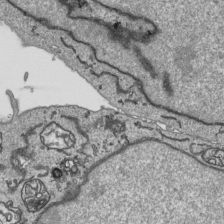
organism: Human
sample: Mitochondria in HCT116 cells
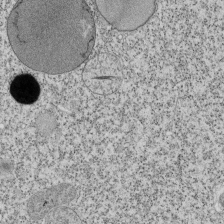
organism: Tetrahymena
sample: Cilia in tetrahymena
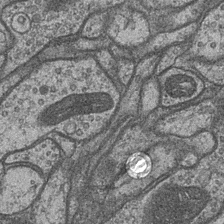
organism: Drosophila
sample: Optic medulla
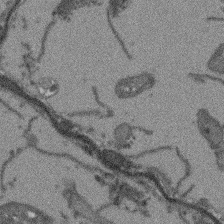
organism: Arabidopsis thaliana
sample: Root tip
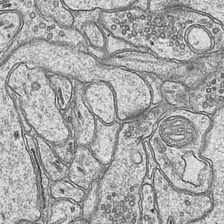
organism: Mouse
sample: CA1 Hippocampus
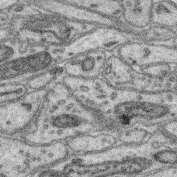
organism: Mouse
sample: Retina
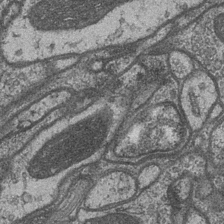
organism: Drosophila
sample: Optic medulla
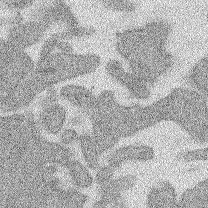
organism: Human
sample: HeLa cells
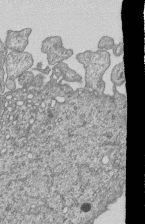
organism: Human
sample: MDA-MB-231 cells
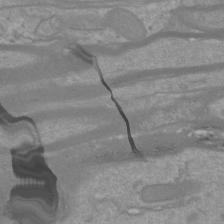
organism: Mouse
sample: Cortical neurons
• • • •
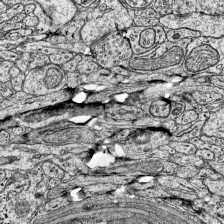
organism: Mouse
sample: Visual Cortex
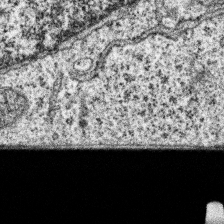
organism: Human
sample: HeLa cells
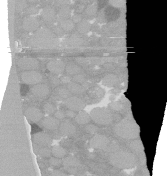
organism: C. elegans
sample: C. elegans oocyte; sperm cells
• • • •
> _Task to carry out_
In the records above, everything from the line with "organism: Tetrahymena" down to the line with "sample: Cortical neurons" is to be set down exactly, both ends included, with no pictures and no other lines.

> _Exercise result_
organism: Tetrahymena
sample: Cilia in tetrahymena
organism: Drosophila
sample: Optic medulla
organism: Arabidopsis thaliana
sample: Root tip
organism: Mouse
sample: CA1 Hippocampus
organism: Mouse
sample: Retina
organism: Drosophila
sample: Optic medulla
organism: Human
sample: HeLa cells
organism: Human
sample: MDA-MB-231 cells
organism: Mouse
sample: Cortical neurons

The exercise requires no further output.